This study has been completed.
ClinicalTrials.gov Identifier:
First Posted: September 20, 2005
Last Update Posted: July 25, 2007
The safety and scientific validity of this study is the responsibility of the study sponsor and investigators. Listing a study does not mean it has been evaluated by the U.S. Federal Government. Read our disclaimer for details.
Information provided by:
Hadassah Medical Organization

This study studies labor epidural analgesia and compares dilute (0.0625%) with concentrated (0.25%) bupivacaine.

We hypothesize that patients randomize to receive the concentrated drug will require more drug, will have a more profound motor block, will be more likely to require instrumental delivery and will be less satisfied than those receiving dilute epidural drugs.

Condition Intervention Phase
Pain Labor Complications Drug: Epidural bupivacaine (0.25% versus 0.0625%) Phase 3

Study Type: Interventional
Study Design: Allocation: Randomized
Intervention Model: Parallel Assignment
Masking: Double
Official Title: Analgesia Requirement and Maternal Satisfaction Following Epidural PCA in Nulliparous Labor: the Effect of a Four-Fold Change in Local Anesthetic Concentration.

Resource links provided by NLM:

Further study details as provided by Hadassah Medical Organization:

Primary Outcome Measures:
  • 1. Anesthesia requirement:
  • a. total dose (mg) of bupivacaine administered
  • b. number of supplemental bolus doses of bupivacaine self-administered (by PCEA)
  • c. total number of attempts for supplemental bupivacaine doses (including those denied)
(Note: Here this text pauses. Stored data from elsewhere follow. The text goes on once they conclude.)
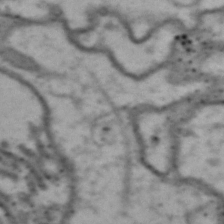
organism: Drosophila
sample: Brain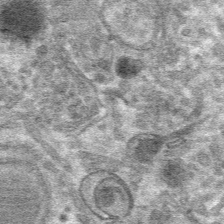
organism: Mouse
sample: Mouse hepatocytes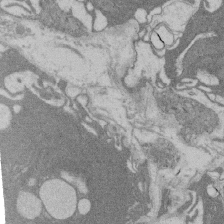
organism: Rat
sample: Salivary granule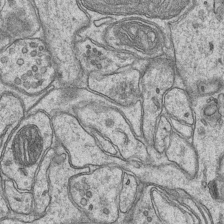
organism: Mouse
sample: CA1 Hippocampus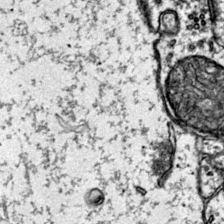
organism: Mouse
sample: Primary visual cortex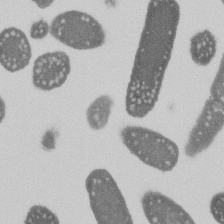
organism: E. coli
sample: Bacterial nucleoid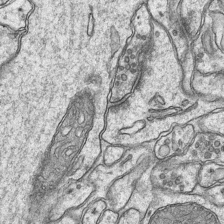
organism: Mouse
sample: CA1 Hippocampus

Secondary Outcome Measures:
  • 1. Maternal satisfaction (visual analogue scale (VAS) with the anchors being 0 = maximally satisfied and 100 = maximally dissatisfied); after delivery and at 24 hours.
  • 2. Speed of onset of analgesia.
  • 3. Anesthesia variables (in labor q 1hr)
  • a. Pain score VAS during uterine contraction
  • b. sensory level
  • c. motor power
  • d. maternal blood pressure.
  • 3.Obstetric outcome variables
  • a. 1st stage duration
  • b. 2nd stage duration
  • c. Expulsive efforts
  • d. Apgar scores at 1 and 5 min
  • e. Instrumental delivery
  • f. Cesarean section
  • g. Non-reassuring fetal heart rate tracing in labor
  • h. Occipito-posterior malrotation

Estimated Enrollment: 60
Study Start Date: February 1998
Estimated Study Completion Date: March 2000
Detailed Description:
This study examines the effect of two different local anesthetic concentrations used for epidural analgesia in labor. Patients are randomized to receive epidural bupivacaine, either as a concentrated (0.25%), or a dilute (0.0625%) solution, both administered by patient-controlled epidural analgesia (PCEA).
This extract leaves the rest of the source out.